- _Dataset extract_

________________________

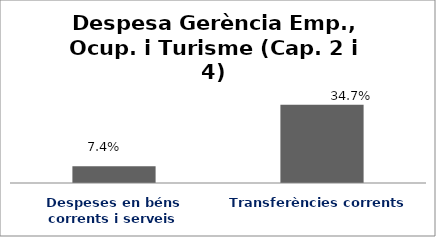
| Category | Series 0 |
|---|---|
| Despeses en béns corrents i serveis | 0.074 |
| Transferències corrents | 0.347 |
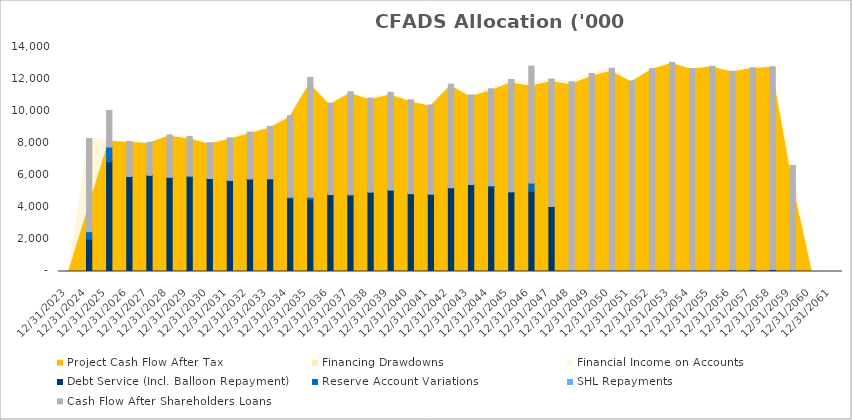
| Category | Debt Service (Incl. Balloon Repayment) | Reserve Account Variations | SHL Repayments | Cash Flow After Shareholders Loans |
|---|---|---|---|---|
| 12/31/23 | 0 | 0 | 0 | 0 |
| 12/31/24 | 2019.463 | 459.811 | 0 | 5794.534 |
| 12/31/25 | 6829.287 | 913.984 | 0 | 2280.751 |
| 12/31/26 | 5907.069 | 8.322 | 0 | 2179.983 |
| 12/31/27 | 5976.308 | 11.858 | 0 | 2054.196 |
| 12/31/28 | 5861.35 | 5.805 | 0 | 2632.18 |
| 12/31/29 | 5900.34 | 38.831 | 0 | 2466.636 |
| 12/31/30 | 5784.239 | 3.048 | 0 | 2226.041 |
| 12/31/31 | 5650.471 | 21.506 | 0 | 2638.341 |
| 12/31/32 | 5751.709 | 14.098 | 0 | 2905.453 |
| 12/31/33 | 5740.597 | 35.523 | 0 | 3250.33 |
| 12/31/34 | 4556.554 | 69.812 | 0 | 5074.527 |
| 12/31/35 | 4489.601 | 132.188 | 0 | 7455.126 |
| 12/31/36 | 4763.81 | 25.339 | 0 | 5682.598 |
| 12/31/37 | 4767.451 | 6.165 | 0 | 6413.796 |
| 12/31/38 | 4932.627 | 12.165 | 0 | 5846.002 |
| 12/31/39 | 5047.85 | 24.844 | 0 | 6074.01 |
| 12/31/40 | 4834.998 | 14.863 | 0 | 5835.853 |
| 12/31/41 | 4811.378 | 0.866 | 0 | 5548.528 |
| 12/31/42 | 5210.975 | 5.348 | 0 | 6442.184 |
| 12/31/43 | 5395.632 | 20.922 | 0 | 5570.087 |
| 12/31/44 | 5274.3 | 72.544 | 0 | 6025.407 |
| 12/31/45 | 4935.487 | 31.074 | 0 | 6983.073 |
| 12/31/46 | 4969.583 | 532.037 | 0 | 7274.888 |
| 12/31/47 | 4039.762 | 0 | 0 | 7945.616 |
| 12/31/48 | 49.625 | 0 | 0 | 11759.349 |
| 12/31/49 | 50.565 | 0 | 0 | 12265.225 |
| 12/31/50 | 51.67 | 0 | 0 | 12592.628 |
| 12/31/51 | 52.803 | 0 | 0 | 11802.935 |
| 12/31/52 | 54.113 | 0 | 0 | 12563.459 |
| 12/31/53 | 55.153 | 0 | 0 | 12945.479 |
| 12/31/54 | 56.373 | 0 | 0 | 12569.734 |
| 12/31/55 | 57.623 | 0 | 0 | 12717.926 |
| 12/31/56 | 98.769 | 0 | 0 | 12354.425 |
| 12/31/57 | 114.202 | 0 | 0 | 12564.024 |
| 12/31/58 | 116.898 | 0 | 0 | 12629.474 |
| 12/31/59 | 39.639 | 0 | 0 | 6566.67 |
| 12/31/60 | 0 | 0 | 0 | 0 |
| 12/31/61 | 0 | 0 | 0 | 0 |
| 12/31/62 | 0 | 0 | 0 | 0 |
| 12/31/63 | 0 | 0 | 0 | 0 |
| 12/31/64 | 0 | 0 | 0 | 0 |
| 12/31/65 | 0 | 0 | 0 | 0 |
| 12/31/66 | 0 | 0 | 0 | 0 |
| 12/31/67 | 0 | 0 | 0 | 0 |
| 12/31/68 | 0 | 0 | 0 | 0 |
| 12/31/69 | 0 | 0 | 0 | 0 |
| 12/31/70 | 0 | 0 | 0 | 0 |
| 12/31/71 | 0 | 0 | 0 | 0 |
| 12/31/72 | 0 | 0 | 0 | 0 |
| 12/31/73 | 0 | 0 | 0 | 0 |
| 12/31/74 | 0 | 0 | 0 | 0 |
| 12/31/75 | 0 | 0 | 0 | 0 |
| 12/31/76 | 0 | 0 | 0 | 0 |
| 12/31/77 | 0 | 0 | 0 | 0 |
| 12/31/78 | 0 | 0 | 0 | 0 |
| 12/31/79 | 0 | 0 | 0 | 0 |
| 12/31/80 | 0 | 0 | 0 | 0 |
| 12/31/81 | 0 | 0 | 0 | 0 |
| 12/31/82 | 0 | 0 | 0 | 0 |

________________________

- _What is expected_
From the first line above to the line containing "0 | 7455.126 |", repeat each line exactly. Pictures stay out.

- _Exercise response_
| Category | Series 0 |
|---|---|
| Despeses en béns corrents i serveis | 0.074 |
| Transferències corrents | 0.347 |
| Category | Debt Service (Incl. Balloon Repayment) | Reserve Account Variations | SHL Repayments | Cash Flow After Shareholders Loans |
|---|---|---|---|---|
| 12/31/23 | 0 | 0 | 0 | 0 |
| 12/31/24 | 2019.463 | 459.811 | 0 | 5794.534 |
| 12/31/25 | 6829.287 | 913.984 | 0 | 2280.751 |
| 12/31/26 | 5907.069 | 8.322 | 0 | 2179.983 |
| 12/31/27 | 5976.308 | 11.858 | 0 | 2054.196 |
| 12/31/28 | 5861.35 | 5.805 | 0 | 2632.18 |
| 12/31/29 | 5900.34 | 38.831 | 0 | 2466.636 |
| 12/31/30 | 5784.239 | 3.048 | 0 | 2226.041 |
| 12/31/31 | 5650.471 | 21.506 | 0 | 2638.341 |
| 12/31/32 | 5751.709 | 14.098 | 0 | 2905.453 |
| 12/31/33 | 5740.597 | 35.523 | 0 | 3250.33 |
| 12/31/34 | 4556.554 | 69.812 | 0 | 5074.527 |
| 12/31/35 | 4489.601 | 132.188 | 0 | 7455.126 |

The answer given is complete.